Reproduction is ovoviviparous, with no apparent reproductive season. The females give birth to litters of 9–20 pups; the newborns measure about 26 cm long. Males mature at 75–85 cm long and females at 90–100 cm. The onset of sexual maturation in males may be marked by the formation of mucus on the tips of the claspers.

==Relationship to humans==
The sharpnose sevengill shark is reasonably small and is located in generally deep water, and these characteristics classify this shark as harmless to humans. Small to moderate numbers of sharpnose sevengill sharks are captured as bycatch in certain deepwater commercial fisheries on longlines or in trawls. They are used for fishmeal and liver oil; the meat is said to be of good quality, but the flesh is considered to be mildly poisonous when consumed.
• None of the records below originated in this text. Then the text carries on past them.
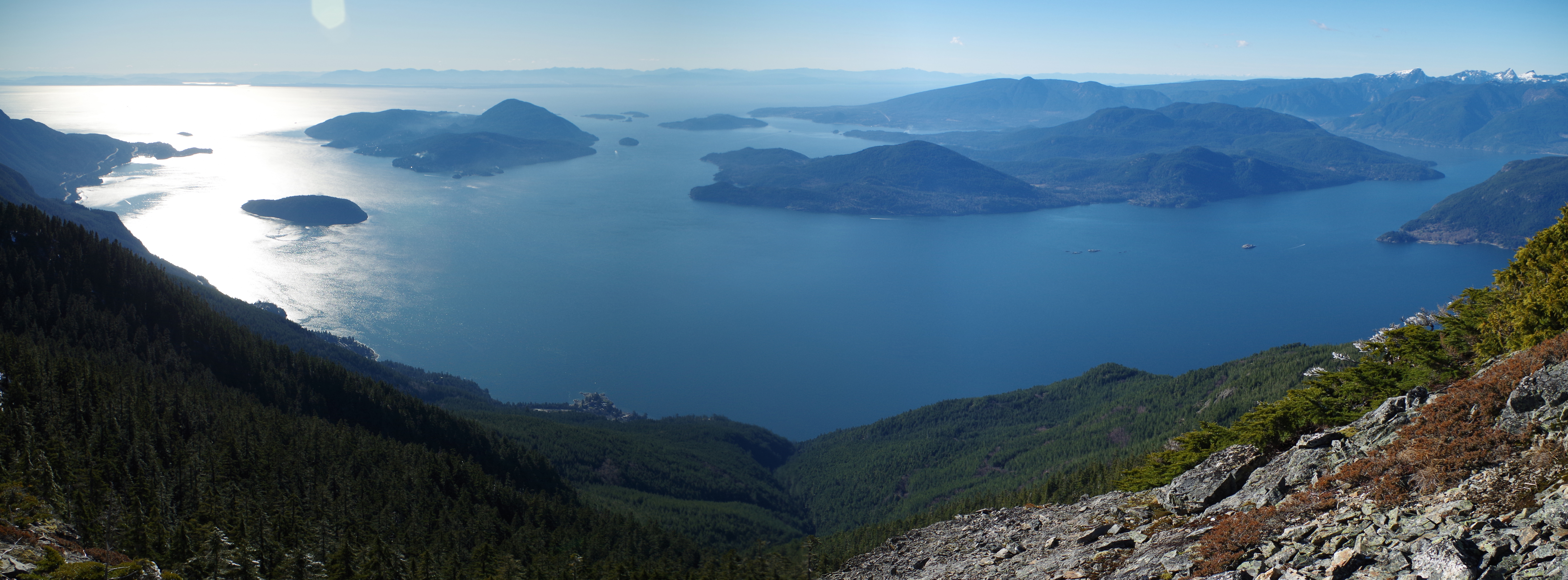 M Creek and the Howe Sound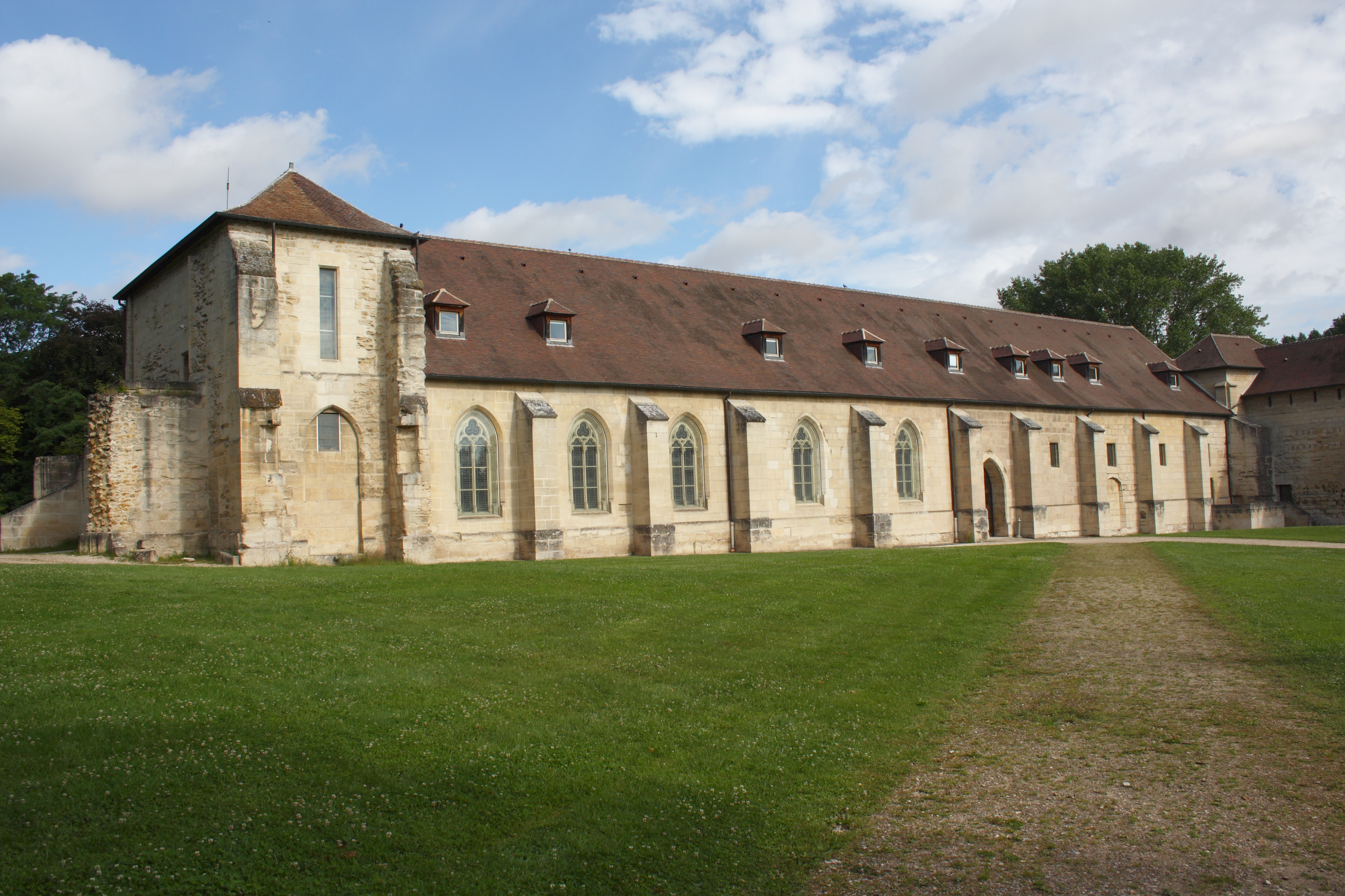 Abbaye de Maubuisson in Saint-Ouen-l'Aumône im Département Val-d’Oise der Île-de-France (Frankreich)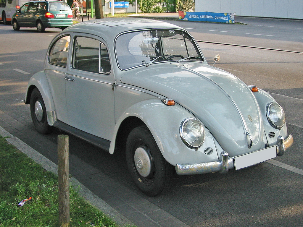 VW 1300 (Modell 67, gebaut von September 66 bis August 67)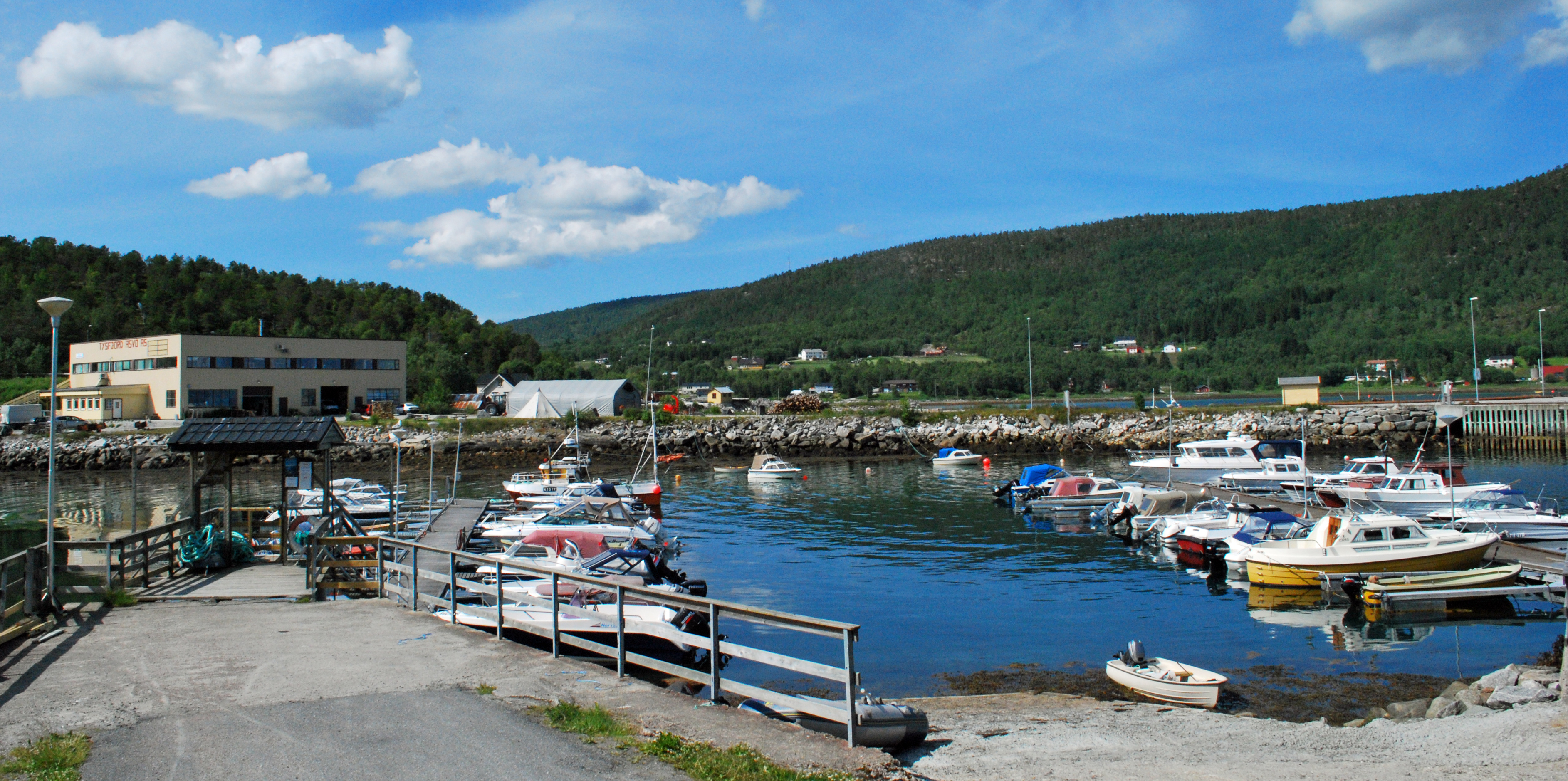 Drag småbåthavn, Tysfjord kommune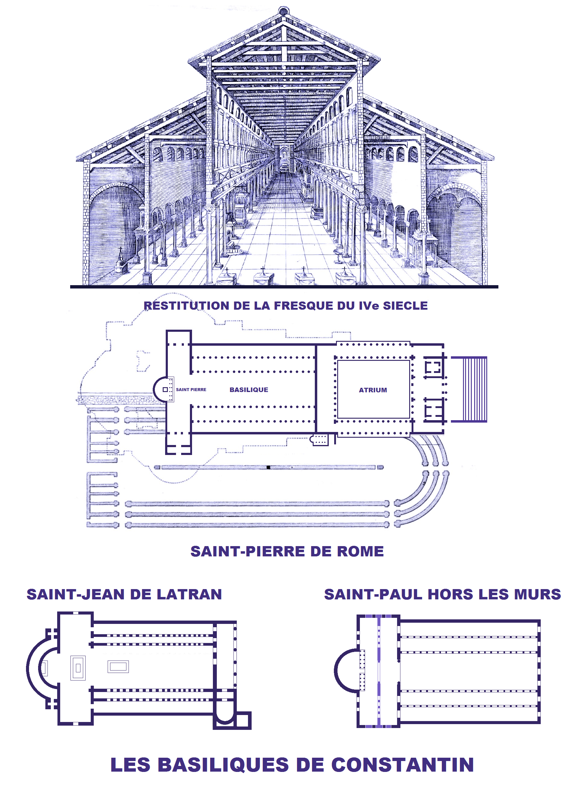 Saint-Pierre de Rome à l'époque de Constantin (images Commons modifiées)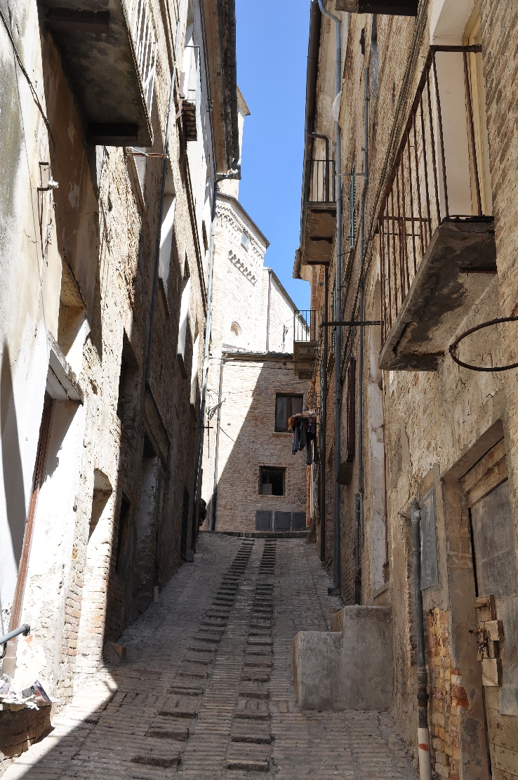 Penne (comune, Italy) 2012

When captured, it is very active and quick to bite, but it does not pose a substantial threat to people due to its small size. It has occasionally been kept in captivity in Japan.

== Conservation status ==
Some concern exists that populations of this slow-reproducing species may be declining in areas of sustained deepwater fishing, and it has been assessed as Near Threatened by the World Conservation Union. In June 2018 the New Zealand Department of Conservation classified the sharpnose sevengill shark as "At Risk – Naturally Uncommon" with the qualifiers "Data Poor" and "Secure Overseas" under the New Zealand Threat Classification System.